Just over the past few months, in the key southern city of Kandahar, the former Taliban stronghold, four major figures have been assassinated. In April, the police chief. Then, two weeks ago, President Karzai’s powerful half brother. At his funeral, a suicide bomber killed the city’s top religious leader. And last Tuesday, the mayor was similarly killed by a suicide bomber who had hidden explosives inside his turban.

What they all had in common was that they were regarded as close to the president, and were backed by the foreign coalition. Whoever was responsible for their deaths (the Taliban label can disguise a wide variety of ethnic, clan or tribal groups), the message to the Afghan people was clear enough: “The foreigners can’t even protect their own people, nor can the president. There will be no peace until our demands are met.”

And the message for the rest of us? “We know you’re preparing to leave; and we know you no longer have the heart for this war. All we have to do is wait until you’ve gone.”

As for Libya, well, four months is a lot shorter than 10 years. And of course, unlike in Afghanistan, there are no foreign troops on the ground. (In fact, that’s probably not precisely true, unless we turn a blind eye to the advisers, spies and target-spotters who everyone believes are there, but who are careful to remain well out of sight.)

It was, to say the least, unfortunate timing that just a day after the British government announced that it was recognising the anti-Gaddafi National Transitional Council in Benghazi as the country’s “sole governing authority”, the rebels’ military commander was shot dead in the most obscure of circumstances.

On the battlefield, it is clear that neither side is capable of landing a knock-out blow. However many targets the NATO warplanes find to bomb, they have not destroyed Muammar Gaddafi’s forces, nor have they blitzed the way for a rebel victory.

No wonder there is frustration in foreign capitals, and growing signs of splits within the anti-Gaddafi camp.

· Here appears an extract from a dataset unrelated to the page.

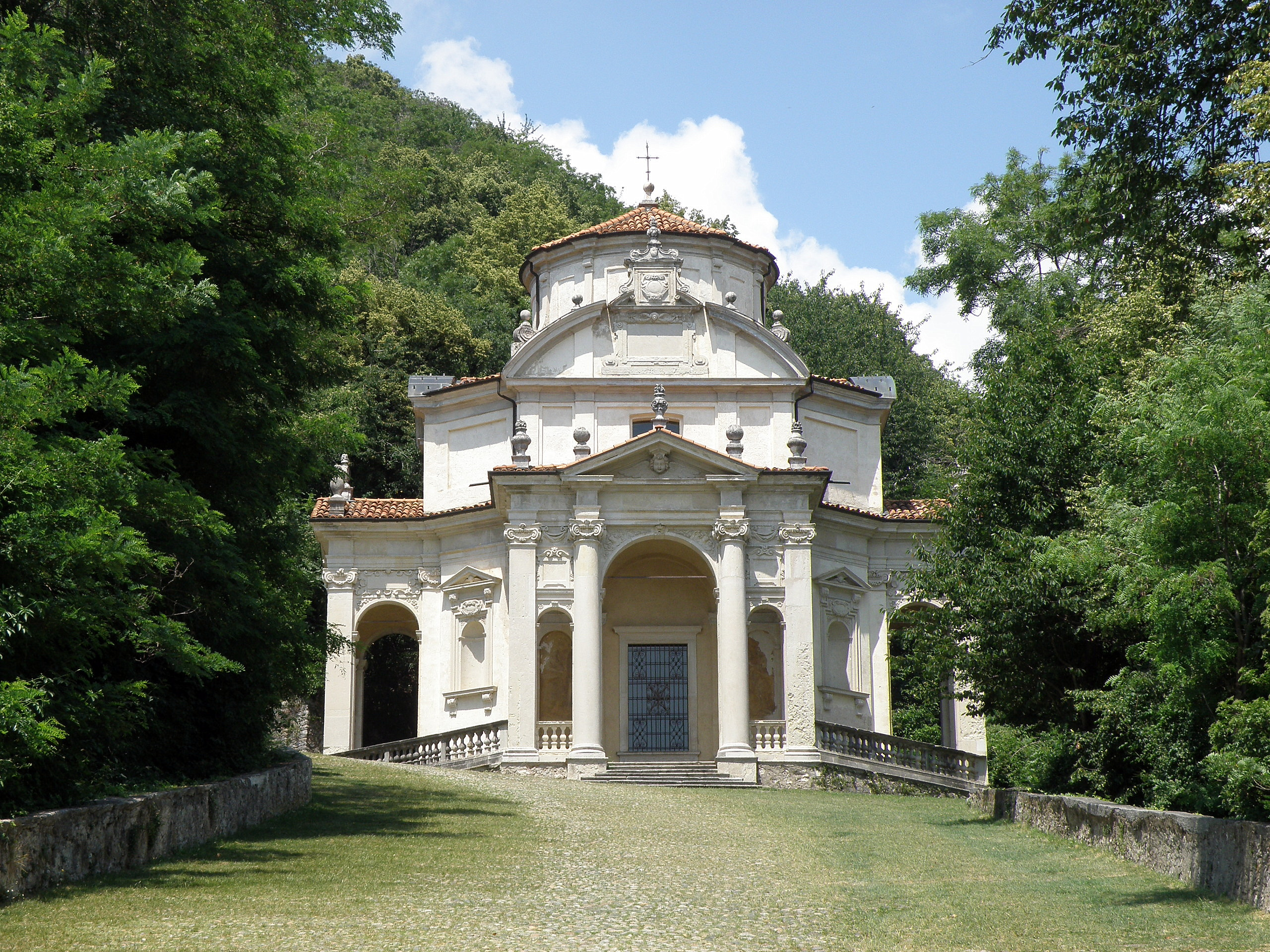 Sacro Monte di Varese: V Cappella, Disputa di Gesù coi dottori.

The commander who was shot dead yesterday, General Abdel Fattah Younes, was a deeply controversial figure. He was a former interior minister, and until the start of the uprising in February, he was seen as one of Colonel Gaddafi’s most influential friends and allies. Even after he defected to the rebel cause, there were doubts about where his true loyalties lay.

Throughout yesterday, the city of Benghazi, the rebels’ headquarters, was swirling with rumours about his whereabouts. Some reports suggested he had been arrested by his own side to be questioned about alleged unauthorised contacts with Gaddafi forces. Officially, he was being brought to Benghazi to discuss the progress of the rebel campaign.

Then, reports began to circulate that he had been shot dead. Late last night, the reports were confirmed – the official story was that he had been ambushed and killed by pro-Gaddafi loyalists on the road to Benghazi.

Perhaps he was. Or perhaps he was killed by his own side. Perhaps by the time you read this, the picture will be clearer. But whoever killed him, it is hard to escape the conclusion that his death significantly strengthens the pro-Gaddafi cause and weakens the rebels.

That’s not the message they wanted to hear in London or in Paris.

22 July 2011

Here’s a little exam question for you: list the following news items in order of importance …

1. Phone-hacking: allegations of a too-cozy relationship between the prime minister, the police, and one of the world’s biggest global media corporations, some of whose journalists illegally accessed private voicemail messages and paid police for information.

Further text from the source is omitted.